Après avoir découvert les 12 directions (6 directions intérieures et 6 directions extérieures) auxquelles Morihei Ueshiba fait explicitement référence dans son livre « Budo », après avoir – je pense – démontré géométriquement comment ces déplacements son organisés à partir de la position hanmi, et après avoir ainsi aidé à comprendre – je l’espère – pourquoi cette position hanmi était appeléee roppo (six directions) par O Sensei, je ressentis quelque chose de l’ordre de ce qu’avait du éprouver Heinrich Schliemann sur la butte d’Hissarlik après les premiers coups de pelle et les premières trouvailles archéologiques : il n’y avait plus de doute, la ville de Troie était bien là, mais sous combien de mètres de terre encore ?

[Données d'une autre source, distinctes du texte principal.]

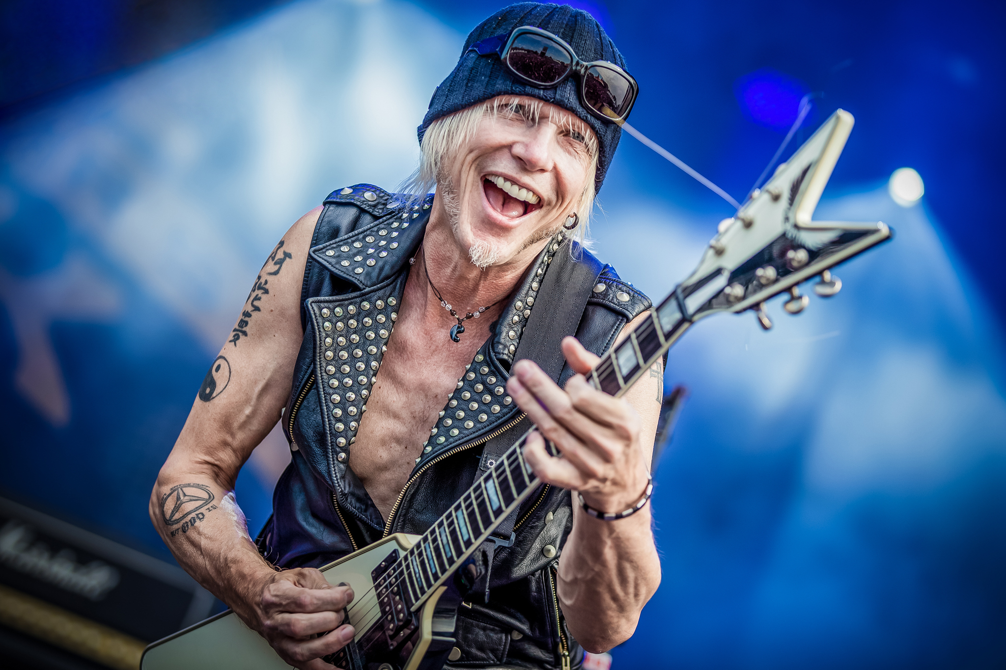 Michael Schenker tijdens een optreden in 2015
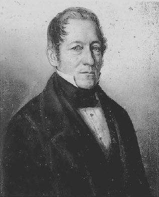 Johann Michael Scheffelt 1795-1853; Ausschnitt aus einer Fotografie eines Ölgemäldes
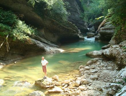 Река Курджипс в Гуамском ущелье. Апшеронский район Краснодарского края
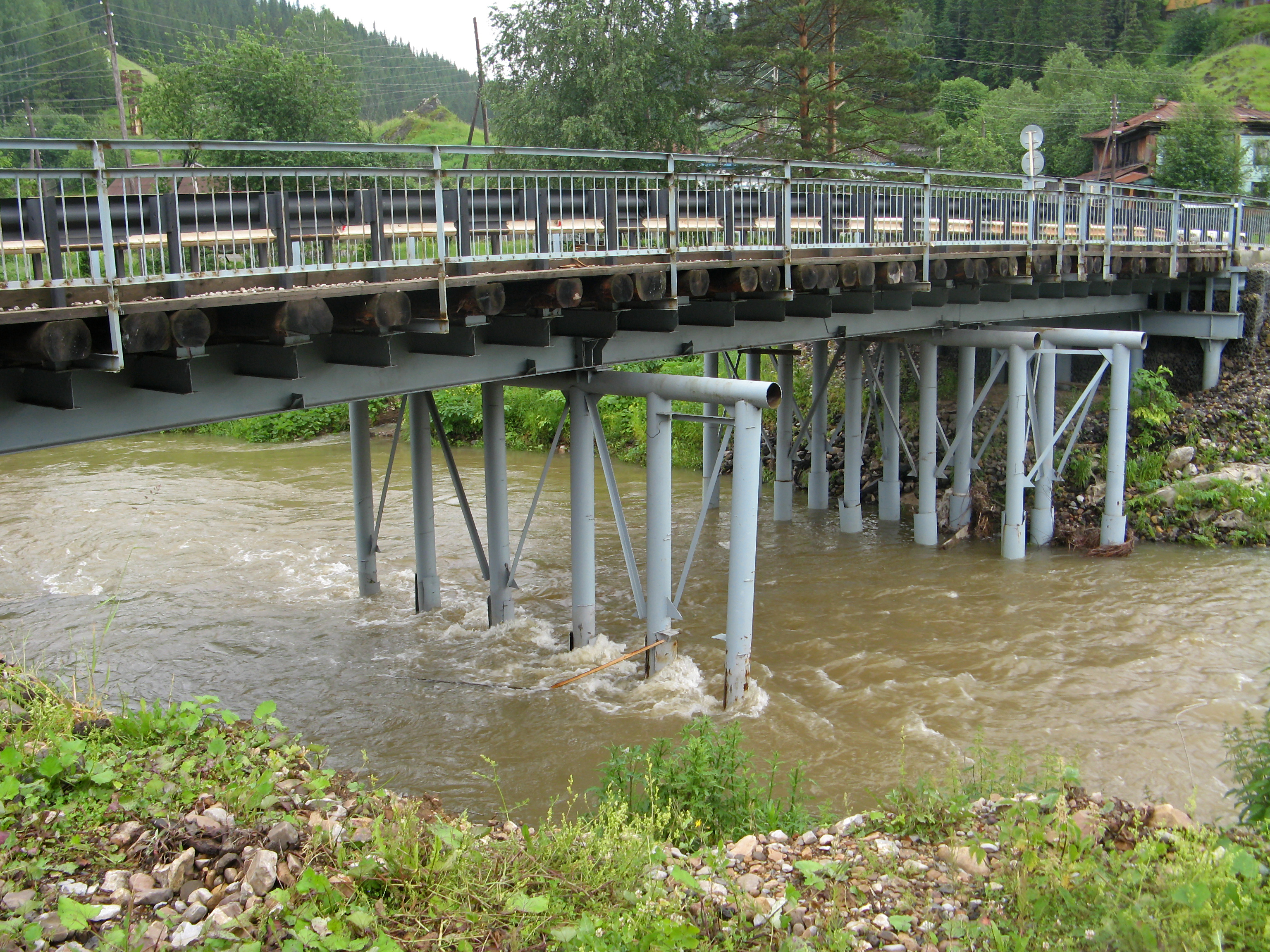 Кын. Мост через реку Кын

J’étais en présence d’une clef fondamentale pour la compréhension de l’Aikido du Fondateur. Mais cette clef était encore en grande partie dissimulée, mon corps n’arrivait pas à assimiler cette connaissance de manière satisfaisante, et la vision intellectuelle que j’en avais me semblait incomplète, sans que je sache dire vraiment pourquoi. Quelque chose manquait que je ne parvenais pas à définir.

J’ai donc décidé de ne plus rien écrire avant d’y voir plus clair, et j’ai travaillé ces derniers mois d’une manière intensive pour tenter de comprendre véritablement ce que j’avais trouvé. L’objectif était de mieux percevoir l’univers – nouveau pour moi – qui commençait à prendre forme sous mes yeux, l’univers familier cependant d’O Sensei, fort différent de l’Aikido propédeutique qui avait occupé mon horizon de manière exclusive ces 35 dernières années. Pendant longtemps, et sans qu’il s’en doute, la préparation à l’Aikido dissimule l’Aikido aux yeux du pratiquant, l’Aikido linéaire cache l’Aikido multidirectionnel.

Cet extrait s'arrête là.